TARGETING MYC ONCOGENE TO OVERCOME CHEMORESISTANCE IN MUSCLE INVASIVE BLADDER CANCER

The basal subtype muscle invasive bladder cancer (MIBC) has a short survival rate before the onset of chemoresistance and associated toxicity. Thus, there is a clinical need to balance chemotherapeutic toxicity with treatments to eradicate bladder cancer (BCa). Transcription factors, which drive gene signatures associated with normal organ development as well as aggressive cancer phenotypes, may be the key determinants of progression and therapeutic response. In the normal mouse genitourinary tract, p63-positive cells are necessary for the development of bladder and are capable of forming all cell lineages. This suggests that p63 may serve an equally important role in the basal MIBC etiologies.
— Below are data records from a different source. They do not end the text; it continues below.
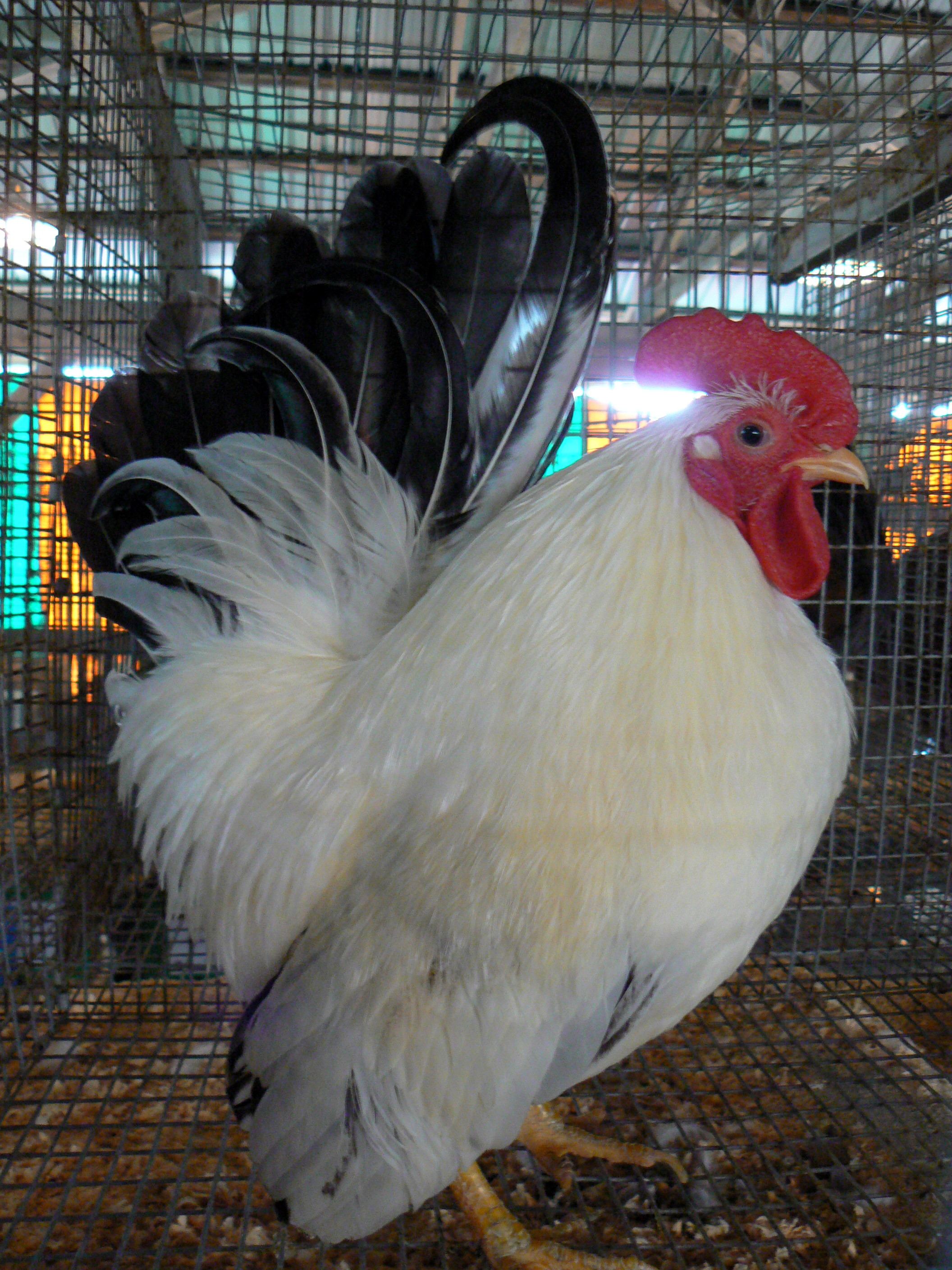 A Japanese Bantam rooster
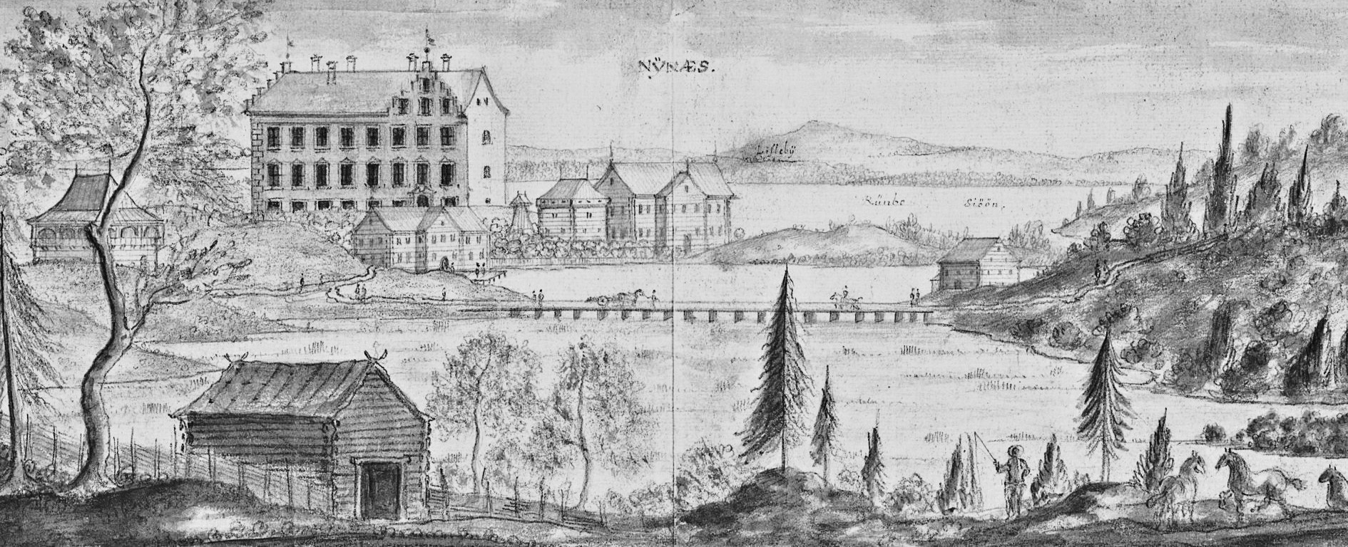 Erik Dahlbergh skiss över Nynäs, förlaga för Sueciaverket
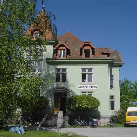 Centre Fries, Studierendenzentrum der Universität Fribourg (CH)
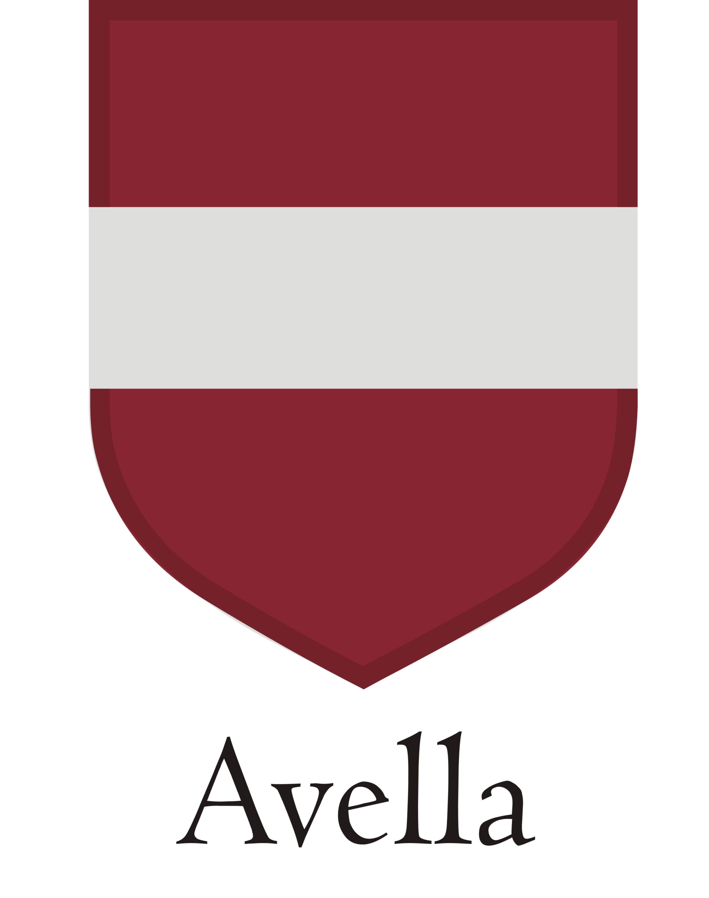 Brasão familia Avella
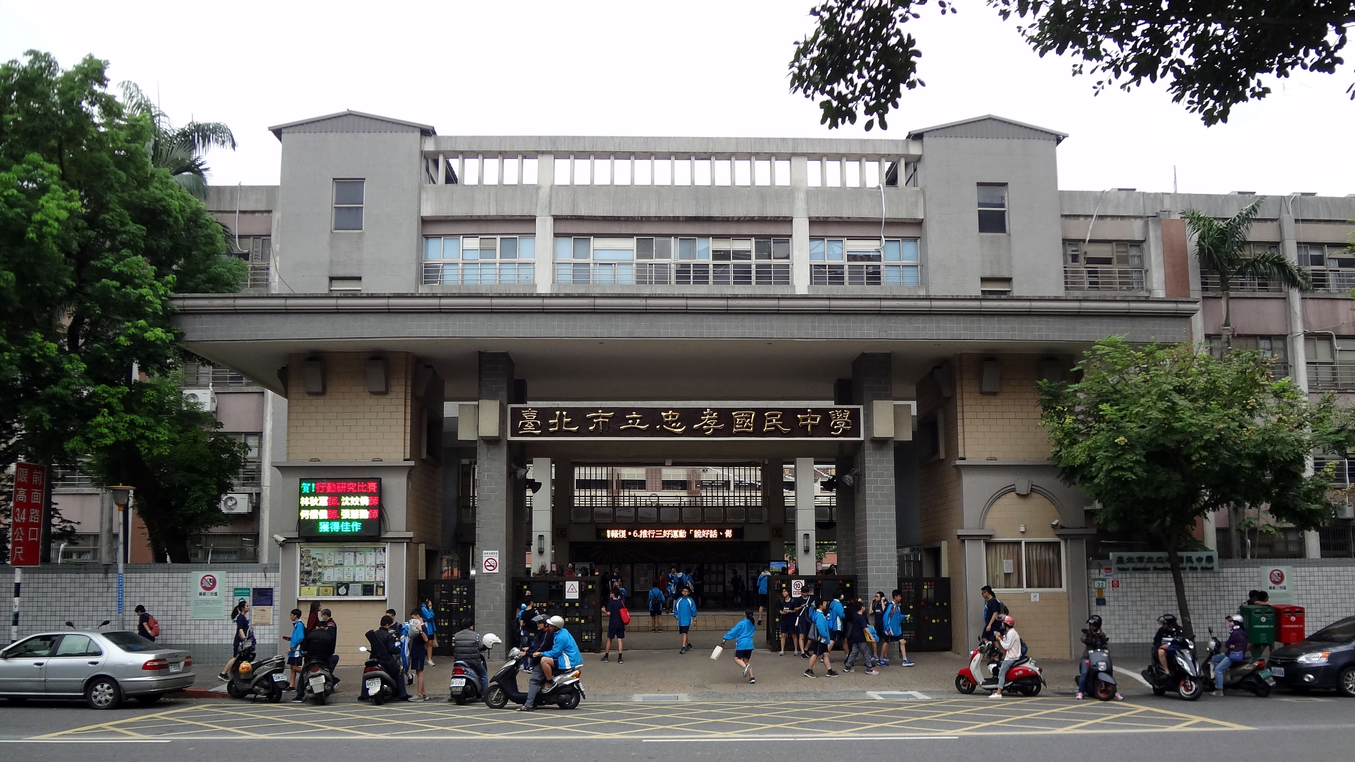 臺北市立忠孝國民中學大門。
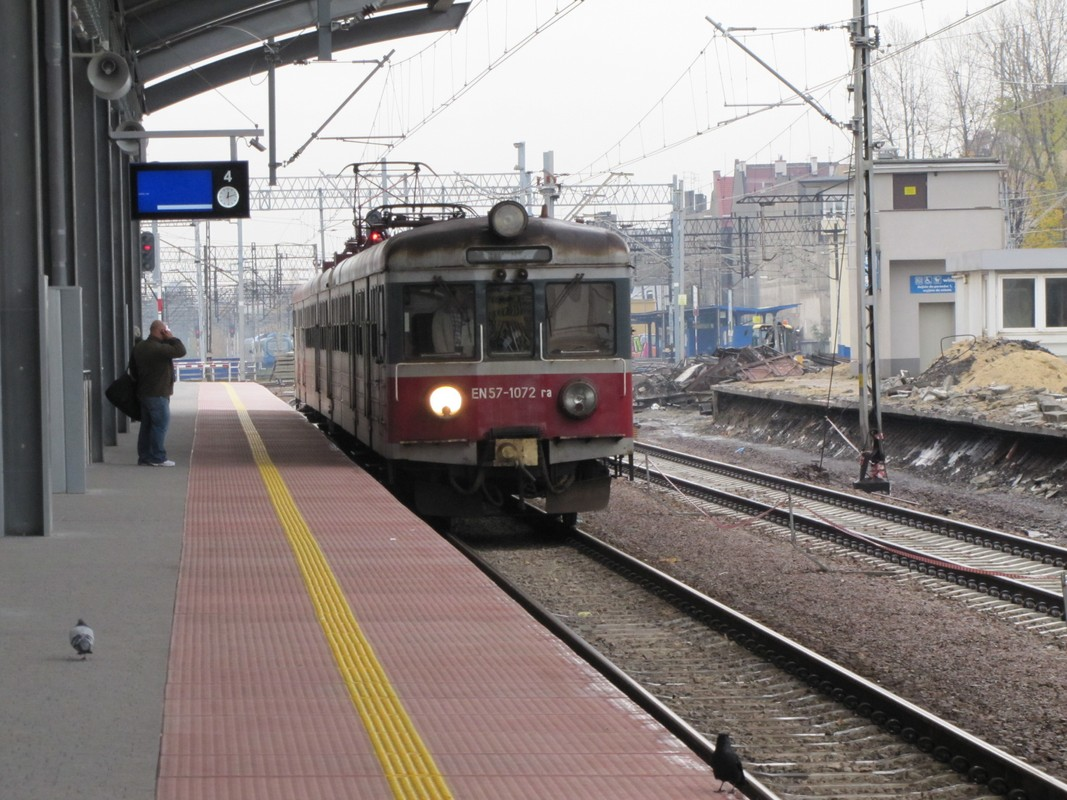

While human BCa cell lines exist, they may not reflect the complexity of human BCa and adaptation to treatments due to divergent evolution during the long-term in-vitro culture. To overcome this challenge, a novel mouse derived allograft (MDA) of MIBC resistant to cisplatin, a chemotherapy drug, was developed using OH-BBN (0.1%, N-Butyl-N-4-hydroxybutyl nitrosamine), a carcinogen. OH-BBN induced BCa was confirmed to represent basal subtype MIBC, which overexpresses p63 and MYC. We also adapted a patient derived xenograft (PDX) from MIBC patients who are experiencing chemoresistance by implanting the BCa tumor into mice. The clinical samples have been confirmed to overexpress p63 and MYC. After the MDA was treated with cisplatin CDDP, chemoresistance was observed through tumor volume measurements and immunohistochemistry. Bromodomain and Extra-Terminal (BET) inhibitor, JQ1, and CDDP were tested individually and in combination on the MDA and PDX. The average tumor volumes were compared, and results showed in both models that the effects of the combination treatment was significant (p<0.05). This suggests that the p63 signaling pathway drives MYC signaling to regulate progression and chemoresistance in MIBC. In the future, the combination treatment in an orthotopic mouse model can be investigated.